Wenn ich bei denen beiden einfärben will, färbe ich direkt das Bundesland aussenrum (Brandenburg und Niedersachsen) mit ein und man erkennt Berlin und Bremen garnicht mehr, das geht einfach unter...

Wenn ich aber auf meine Markierung vom Bundesland klicke, dann ist der Kreis geschlossen.

Hab das mal auf nem leeren papier ausprobiert - wenn ein Kreis komplett von einem anderem Kreis umgeben ist, dann lässt sich der innere nicht seperat einfärben ?! ist das ein bug oder was kann man da machen ?


----------



## Zinken (22. August 2007)

Versuch es mal mit Modify/Arrange und setz die innere Fläche ganz nach oben.


----------



## soul4ever (23. August 2007)

super danke


----------



## soul4ever (23. August 2007)

Hab jetzt aber noch ein Problem:

Bin eigentlich soweit fertig, nur hab ich jetzt etwas schlimmes feststellen müssen:

Ich hab meine Karte genau auf die Größe von diesem vorgezeichneten Rechteck gemacht und dann drunter noch nen neuen Kasten für meine Legende. Nur wenn ich jetzt meine komplette Karte drucken oder exportieren möchte, dann lässt er immer die Legende weg....

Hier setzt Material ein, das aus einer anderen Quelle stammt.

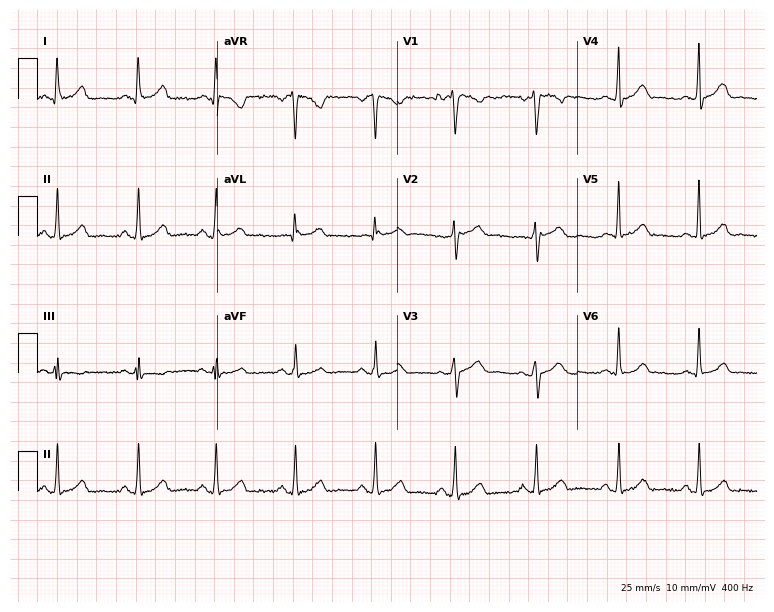
Electrocardiogram (7.3-second recording at 400 Hz), a female patient, 46 years old. Overall reading on record: normal ECG.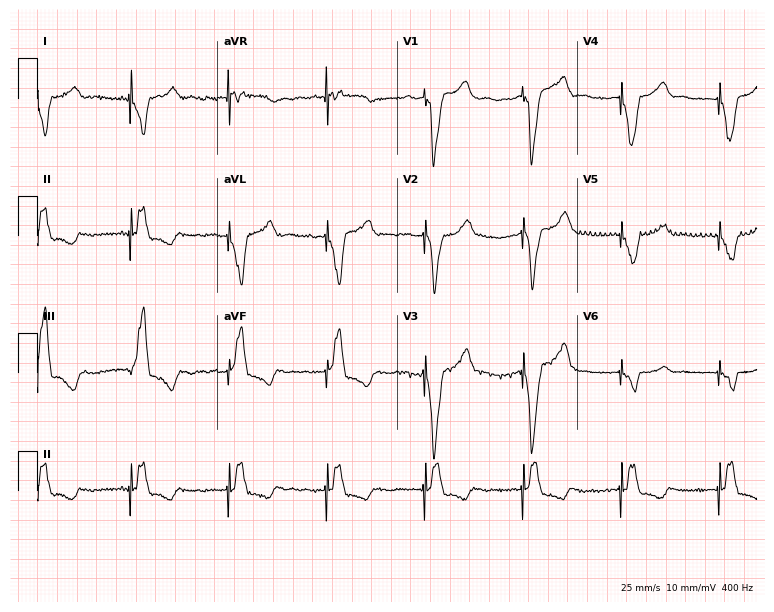
ECG (7.3-second recording at 400 Hz) — a 79-year-old woman. Screened for six findings — first-degree AV block, right bundle branch block, left bundle branch block, sinus bradycardia, atrial fibrillation, sinus tachycardia — none is recorded. Other findings, if any, are not listed.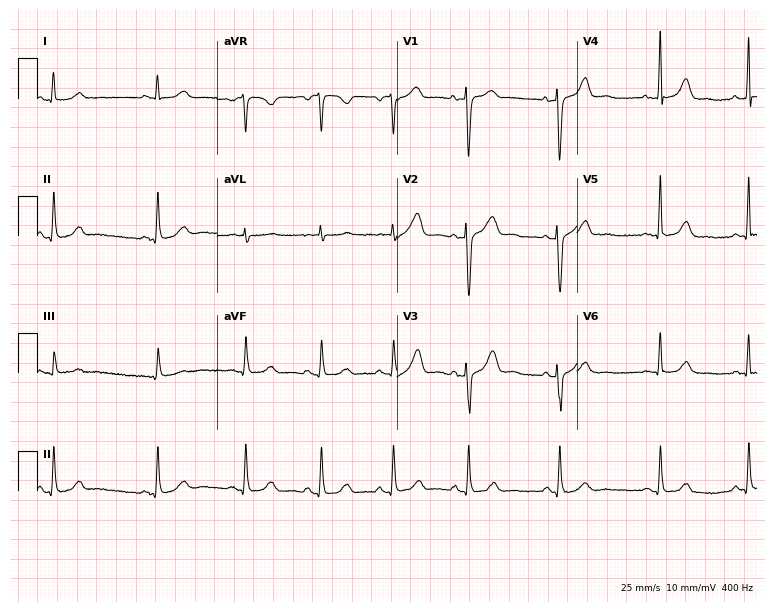
ECG — a 64-year-old female patient. Screened for six findings — first-degree AV block, right bundle branch block (RBBB), left bundle branch block (LBBB), sinus bradycardia, atrial fibrillation (AF), sinus tachycardia — none is recorded. Other findings, if any, are not listed.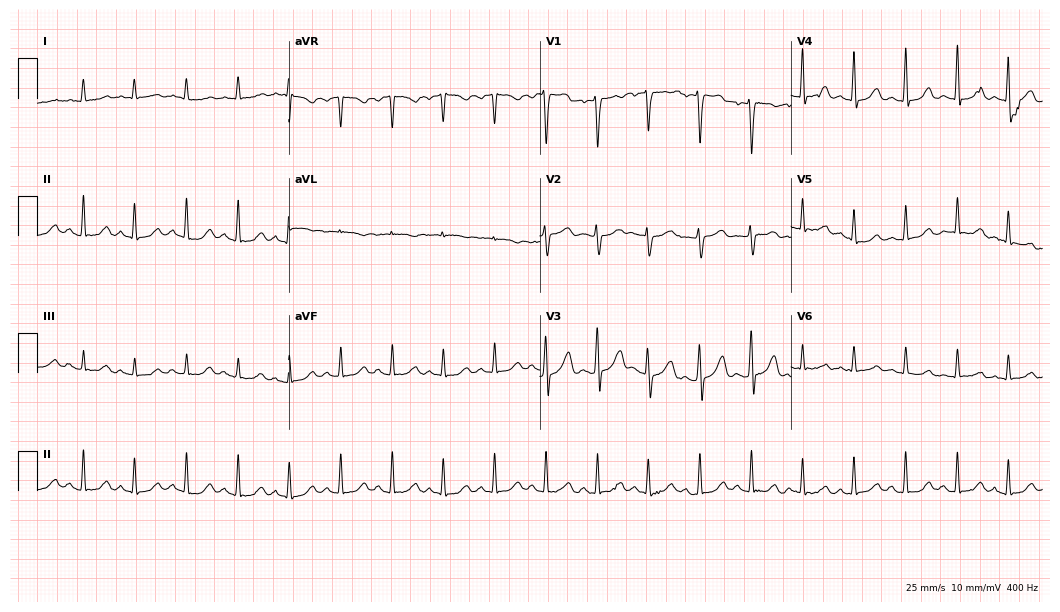
Electrocardiogram (10.2-second recording at 400 Hz), a woman, 40 years old. Of the six screened findings (first-degree AV block, right bundle branch block (RBBB), left bundle branch block (LBBB), sinus bradycardia, atrial fibrillation (AF), sinus tachycardia), none is recorded.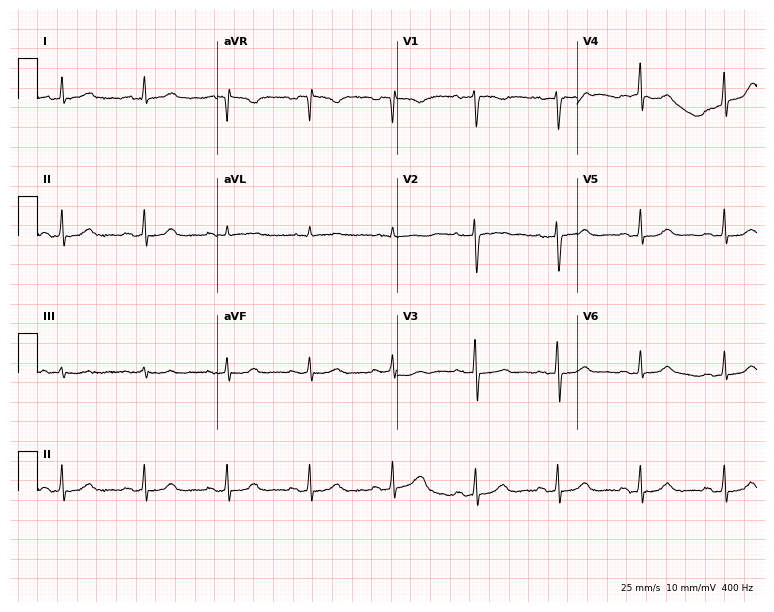
Electrocardiogram, a female, 49 years old. Of the six screened findings (first-degree AV block, right bundle branch block (RBBB), left bundle branch block (LBBB), sinus bradycardia, atrial fibrillation (AF), sinus tachycardia), none is recorded. Findings outside these six are not listed.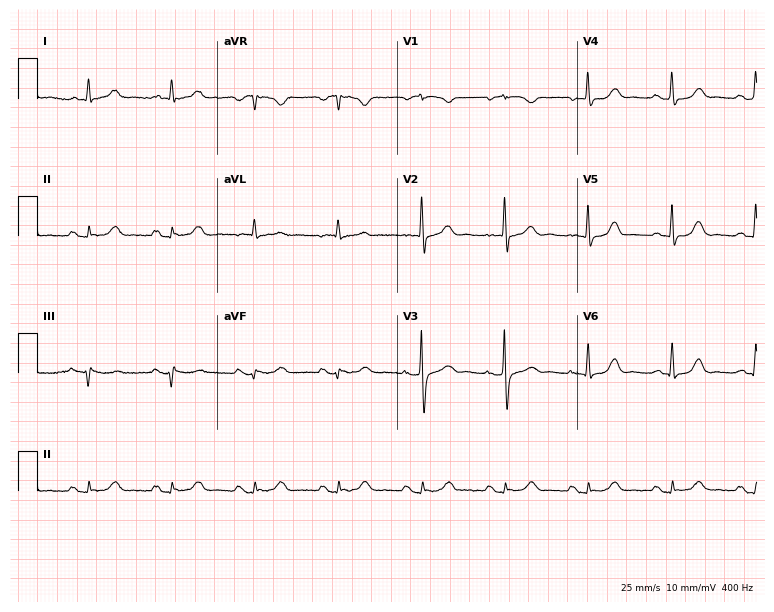
Standard 12-lead ECG recorded from a woman, 79 years old. None of these six findings is recorded: first-degree AV block, right bundle branch block, left bundle branch block, sinus bradycardia, atrial fibrillation, sinus tachycardia. Other findings, if any, are not listed.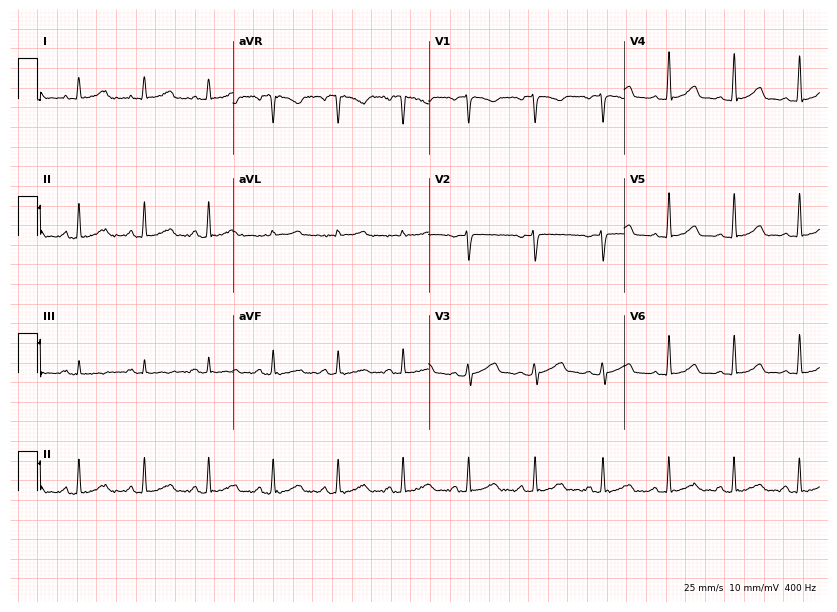
Standard 12-lead ECG recorded from a female, 29 years old. Read as a normal ECG.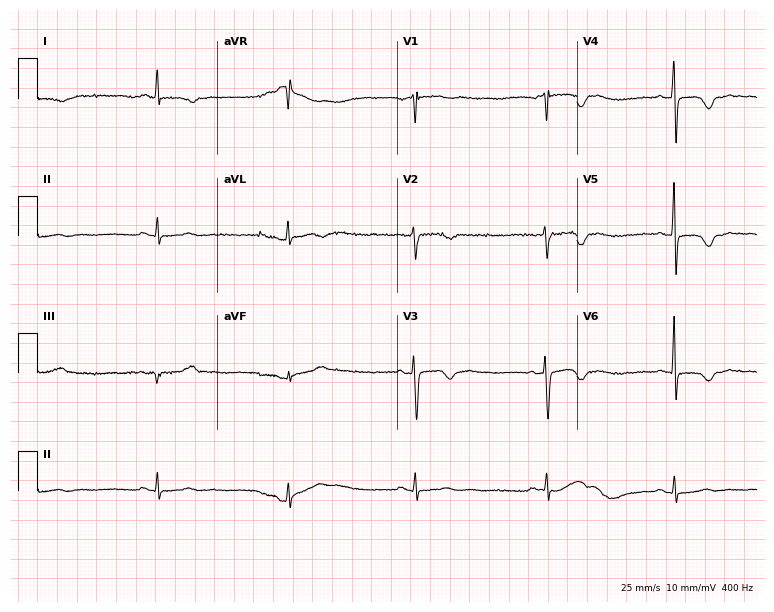
Electrocardiogram (7.3-second recording at 400 Hz), a 69-year-old female patient. Interpretation includes sinus bradycardia (a sinus rate of 50 beats per minute or less).

Was mach ich jetzt ? Ich kann die Karte ja nicht mehr kleiner ziehen :/

...


----------



## Ma Bu (23. August 2007)

Das vorgzeichnete Rechteck wird Deine Arbeitsfläche sein. Entweder du vergrößerst sie oder du gruppierst und skalierst Deine Zeichnung, damit die Legende drunterpasst.
LG
Martina


----------



## soul4ever (23. August 2007)

ja ich wüsste nicht, wie ich diese Arbeitsfläche vergrößern könnte, kann sie nirgends anfassen oder ziehen....

...und skalieren kann ich die Karte ja nicht, weil dann ja alles verschoben wäre. Würde nur funktionieren wenn ich alles auf einmal skalieren könnte, aber das geht ja nicht, zumindest hab ich nicht rausgefunden wie das geht...

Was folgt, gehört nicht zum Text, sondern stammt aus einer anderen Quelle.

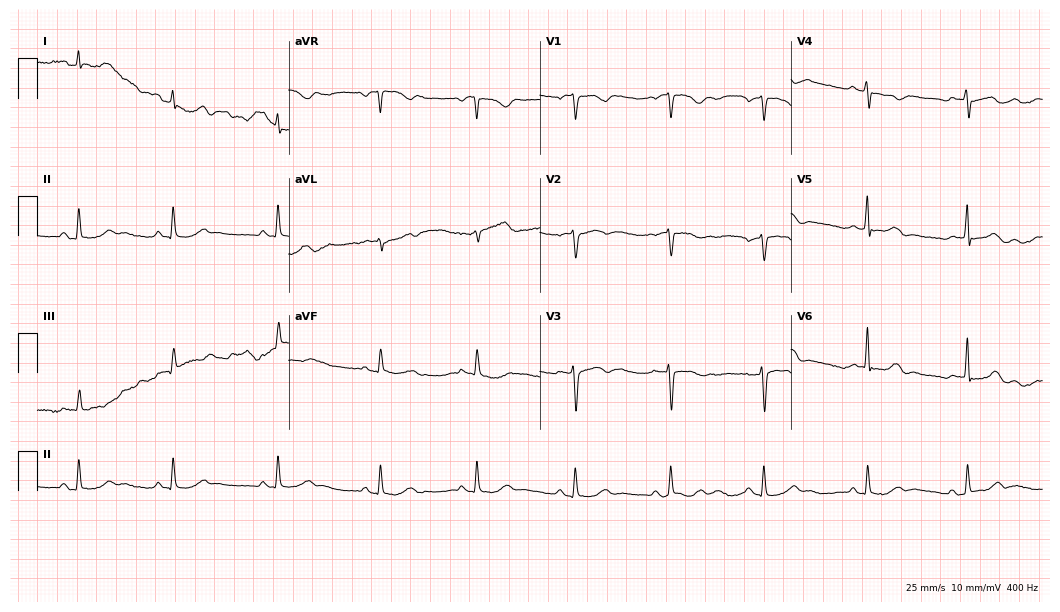
12-lead ECG from a female, 42 years old (10.2-second recording at 400 Hz). Recorded interpretation: within normal limits.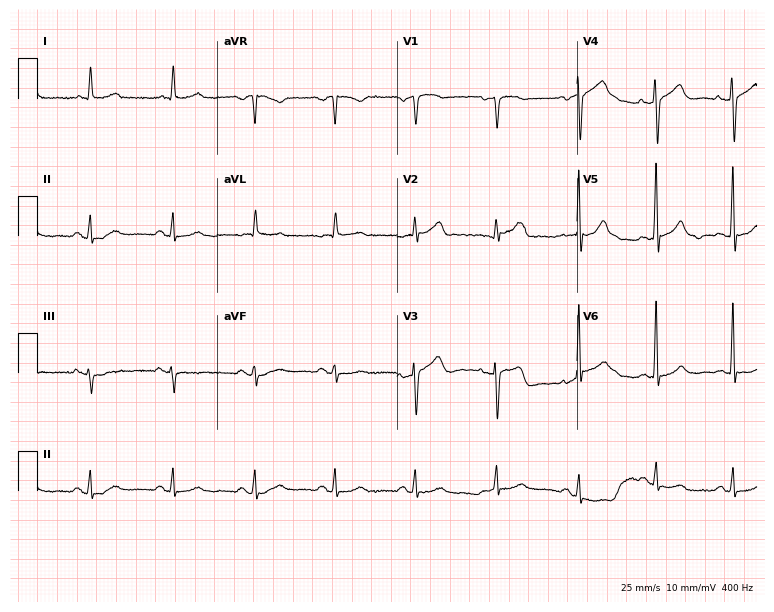
ECG (7.3-second recording at 400 Hz) — a 79-year-old woman. Labelled as a normal ECG.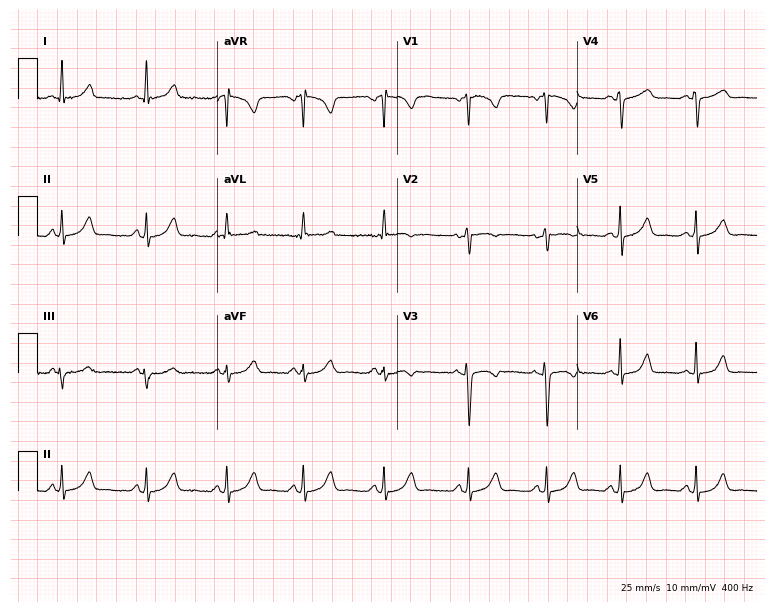
12-lead ECG from a 25-year-old female patient. Labelled as a normal ECG.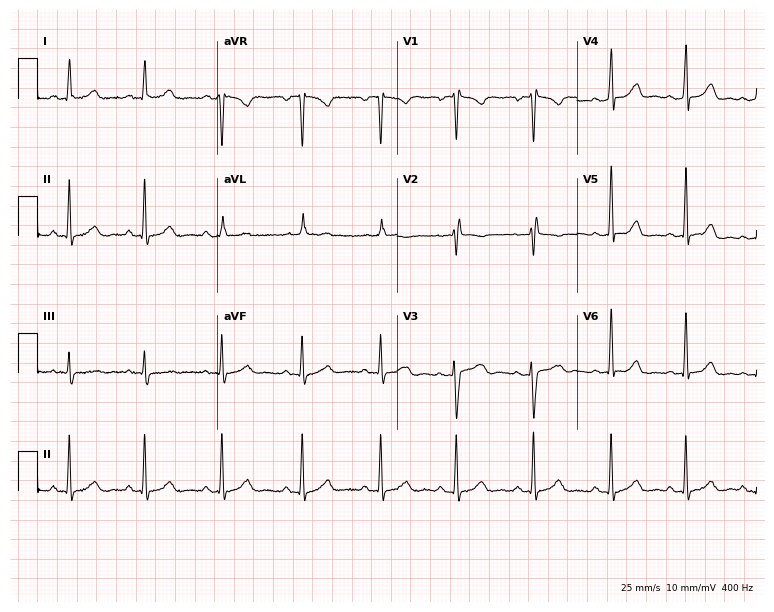
Standard 12-lead ECG recorded from a female, 36 years old. Read as a normal ECG.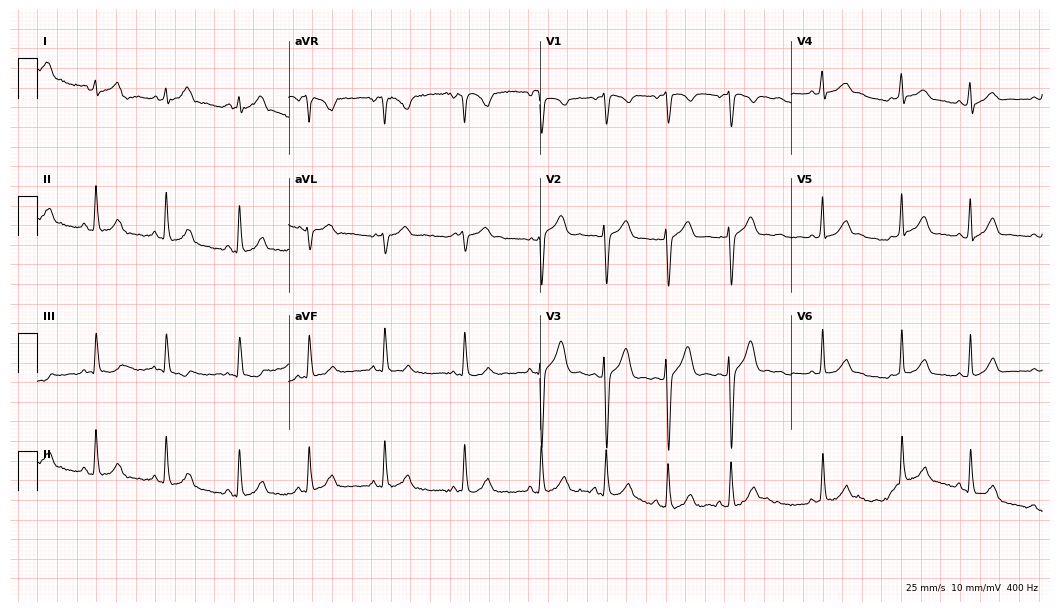
12-lead ECG from a 23-year-old man. No first-degree AV block, right bundle branch block, left bundle branch block, sinus bradycardia, atrial fibrillation or sinus tachycardia recorded for this tracing. Only these six findings were labelled.

verdammt, ich muss morgen abgeben, so ein mist


----------



## Ma Bu (23. August 2007)

Keine Panik, dafür hast du doch uns... und bis morgen sind noch ein paar Stündchen Zeit. Das bekommen wir schon zusammen hin...
Du musst, um es zu skalieren alles gruppieren. Geht (arbeitest du mit windows oder mac) mit Strg G und dann hast du einen unteren Punkt als Anfasser. Du hältst die Shift-Taste gedrückt, während du den Anfasser schiebst. So sollte es gehen.
Die Arbeitsfläche vergrößerst du, indem du in das Fenster gehst, das die Große dieser ich glaub mit einem Papierstück anzeigt. Leider hab ich nur Illustrator und kann dir nicht so genau sagen (bzw. nur aus dem Kopf, habs aber schon einige Monate nicht mehr gemacht) wo es sich befindet. Dort kannst du die Größe selbst bestimmen.
Aber da kann sicher jemand eine ganz präzse Auskunft geben, der das Programm vor sich hat.


----------



## soul4ever (23. August 2007)

aaaahhhh super, du bist meine Rettung 

funktioniert wunderbar )

Ich meld mich nochmal falls es noch ein prob gibt. Ansonsten dankeschön


----------



## Ma Bu (23. August 2007)

Jippiii, freut mich. Bin ja noch ein Stündchen wach, hoffe, du bekommst es ohne Probleme nun hin.
LG
Martina


----------